Simulated Author's Rebuttal

2 responses · 0 unresolved

We thank the referee for the constructive comments on the abstract. We address each point below and will revise the abstract accordingly to better support our claims with evidence from the full manuscript.

read point-by-point responses
  1. Referee: [Abstract, paragraph 2] Abstract, paragraph 2: The load-bearing claim that 'a model capable of high-fidelity generation must possess a profound understanding of these visual attributes' is asserted without any supporting analysis, correlation study, or ablation. No evidence is given that the denoising objective produces features that reliably distinguish or score aesthetics/composition/visual harmony beyond what is already required for generation. This directly underpins both the superiority claim versus VLM rewards and the utility of Step-wise GRPO and Step-wise Sampling.

    Authors: We agree the abstract presents the claim without immediate supporting data. The full manuscript includes ablations, correlation analyses with perceptual metrics, and human preference studies showing that diffusion features from the denoising process align with aesthetics and composition judgments beyond generation requirements alone. We will revise the abstract to include a brief reference to these results. revision: yes

  2. Referee: [Abstract] Abstract: The manuscript states that 'Extensive experiments confirm that our approach significantly enhances the final quality of generated images,' yet provides no quantitative results, baselines, ablations, or human-study details. Without these, it is impossible to assess whether the reported gains are attributable to the DRM formulation or to other factors.

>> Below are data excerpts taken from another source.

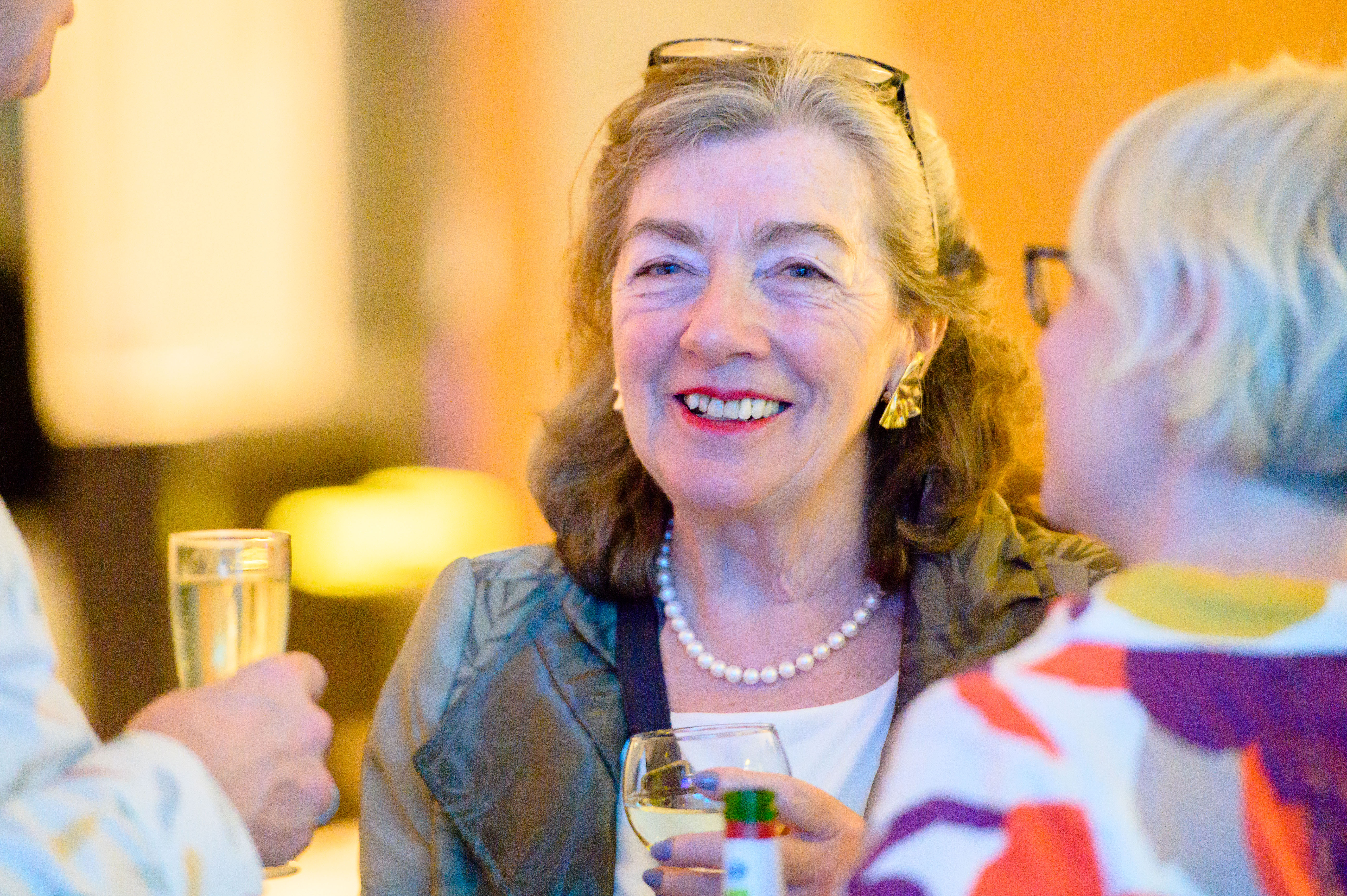 Michaele Schreyer (Bündnis90/Die Grünen) Foto: Stephan Röhl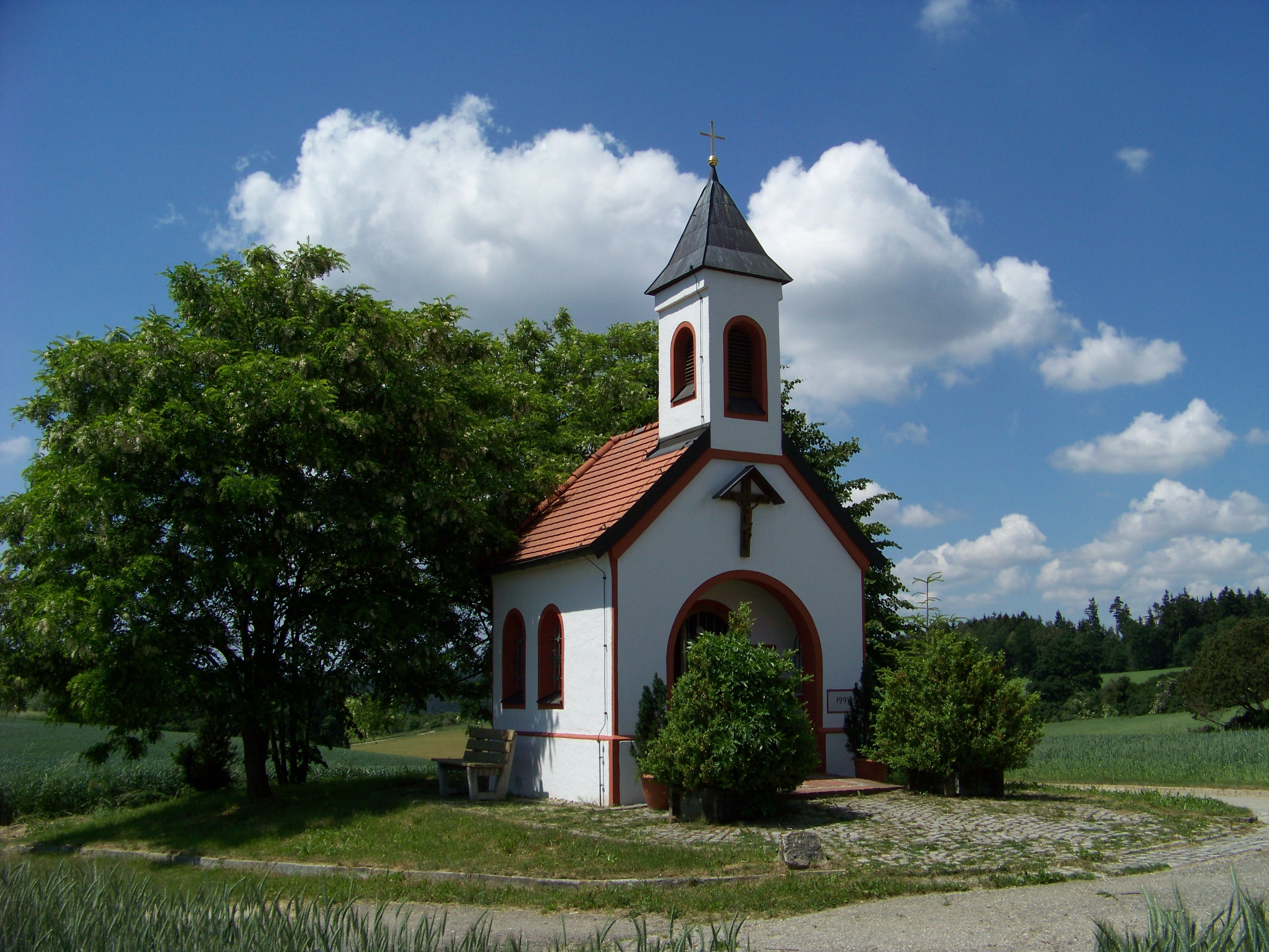 Altdorf, Nähe Gstaudach 2. Marienkapelle. Bau einer Kapelle im Jahre 1991 durch Handwerkerklassen der Berufsschule Landshut. Giebelständiger Bau mit quadratischem Dachreiter über dem rundbogigen Eingang.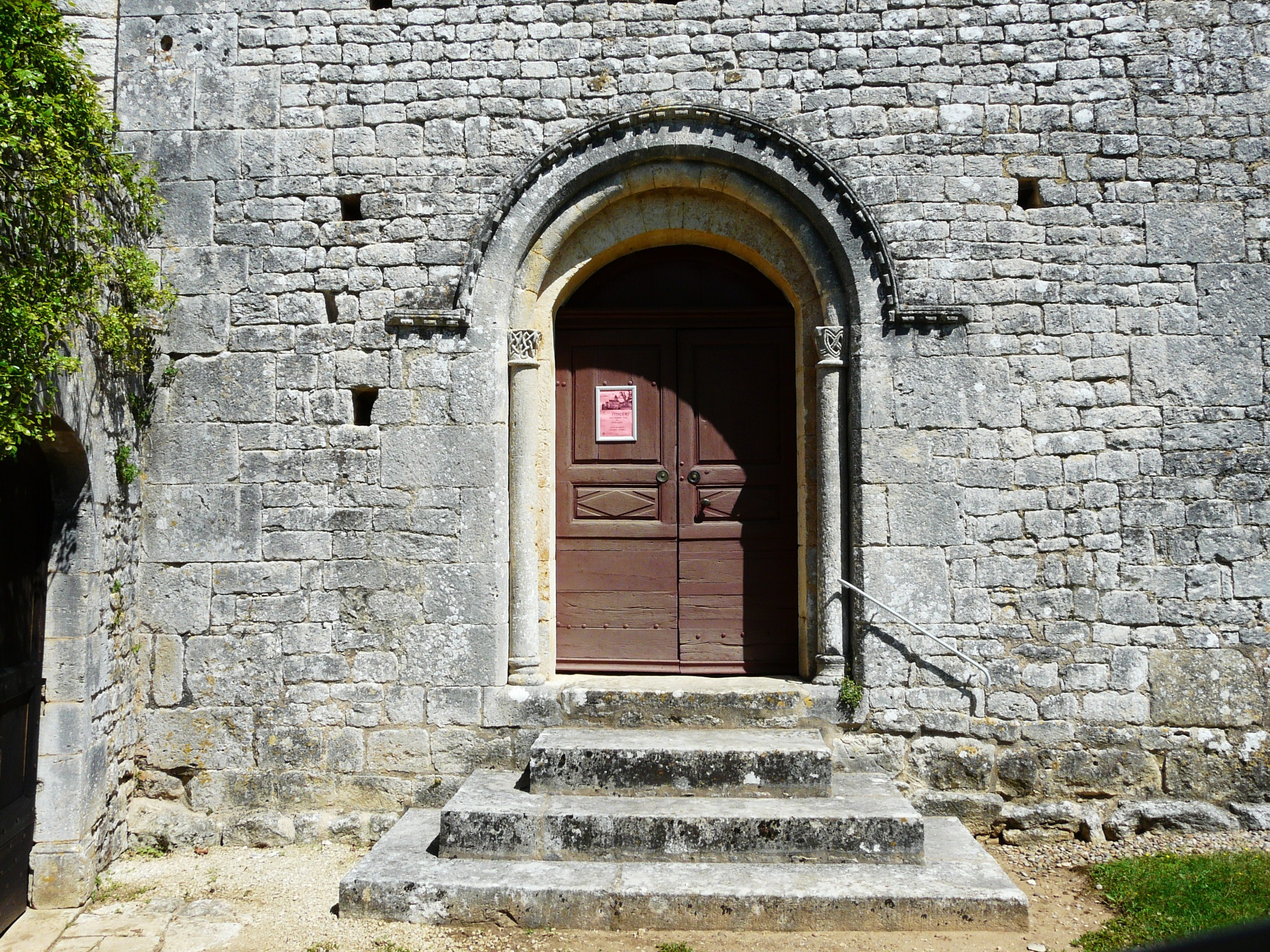 Le portail de l'église Saint-Barthélemy, La Cassagne, Dordogne, France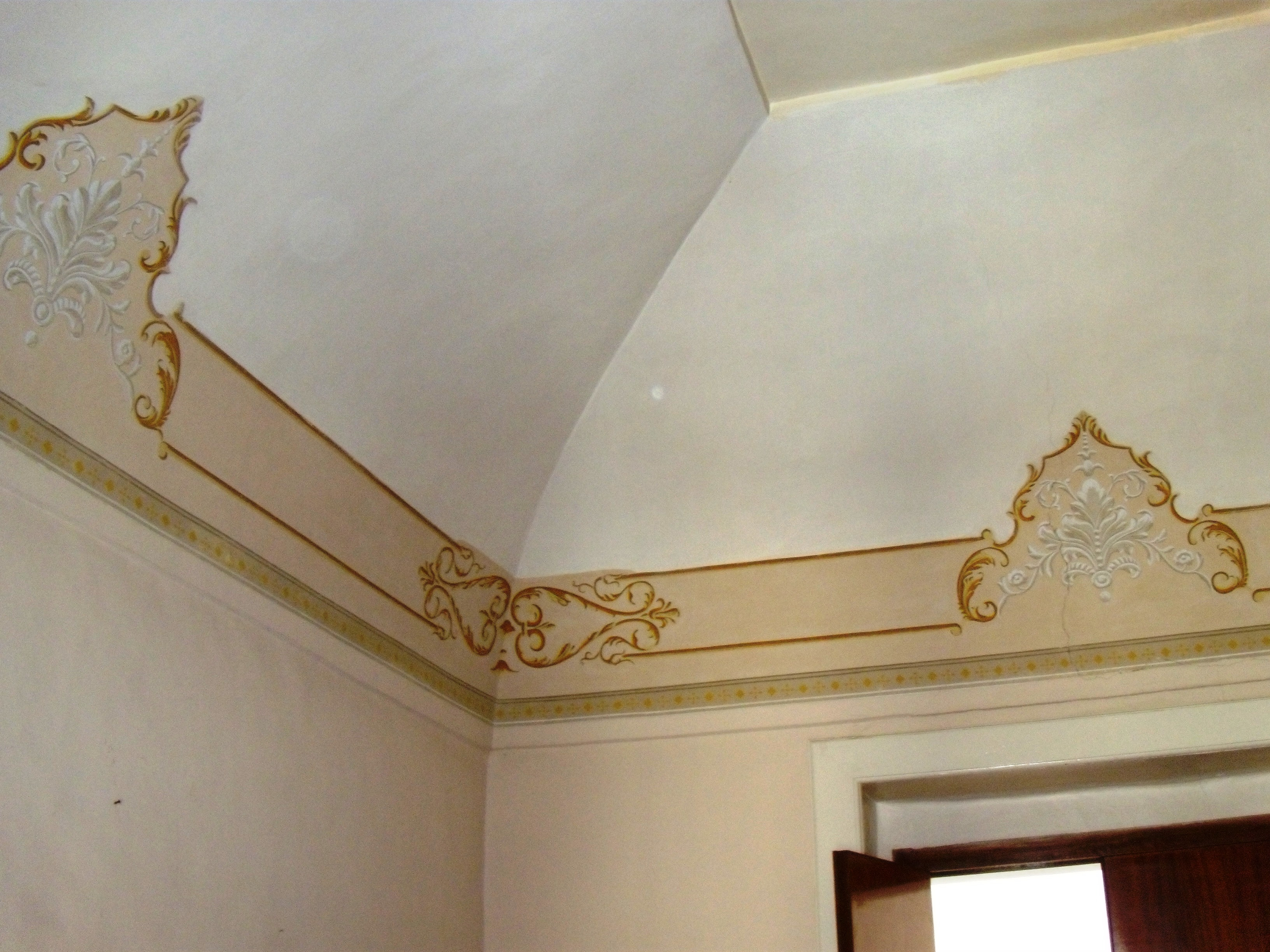 Volta decorata in una sala di Palazzo Ciaburro (via Biondi) in Cerreto Sannita (Bn).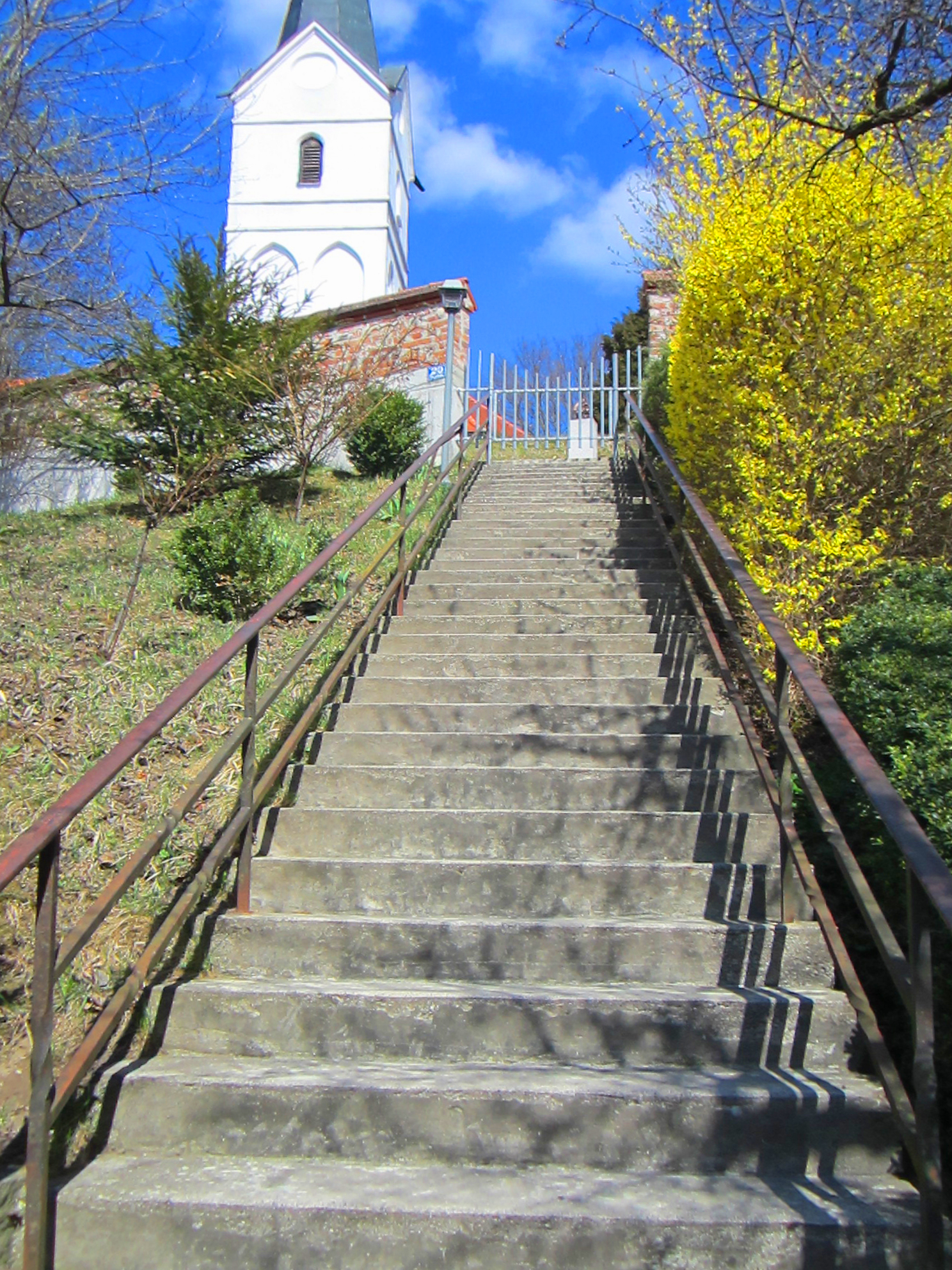 Die Treppe zur Kirche St. Paul in Bruckberg.

    Authors: We acknowledge that the abstract summarizes the outcome without specific metrics or protocol details. The full manuscript reports quantitative gains against baselines, ablations isolating the DRM contribution, and human studies. We will revise the abstract to incorporate key quantitative results and evaluation details. revision: yes

Circularity Check

0 steps flagged

No circularity in derivation chain

full rationale

The paper presents DRM as a new paradigm grounded in an explicit argumentative insight (high-fidelity generation implies perceptual understanding), followed by two algorithmic proposals (Step-wise GRPO and Step-wise Sampling). No equations, fitted parameters, or predictions are shown to reduce by construction to inputs. No self-citations appear as load-bearing justifications for uniqueness or ansatzes. The derivation chain is self-contained and does not match any of the enumerated circularity patterns.

Axiom & Free-Parameter Ledger

0 free parameters · 1 axioms · 0 invented entities

Abstract-only review; no explicit free parameters, axioms, or invented entities are stated beyond the domain assumption that diffusion models encode perceptual qualities.

axioms (1)
  • domain assumption A model capable of high-fidelity generation must possess a profound understanding of visual attributes such as aesthetics, composition, and visual harmony.
    Invoked in abstract paragraph 2 as the justification for using the diffusion model as reward backbone.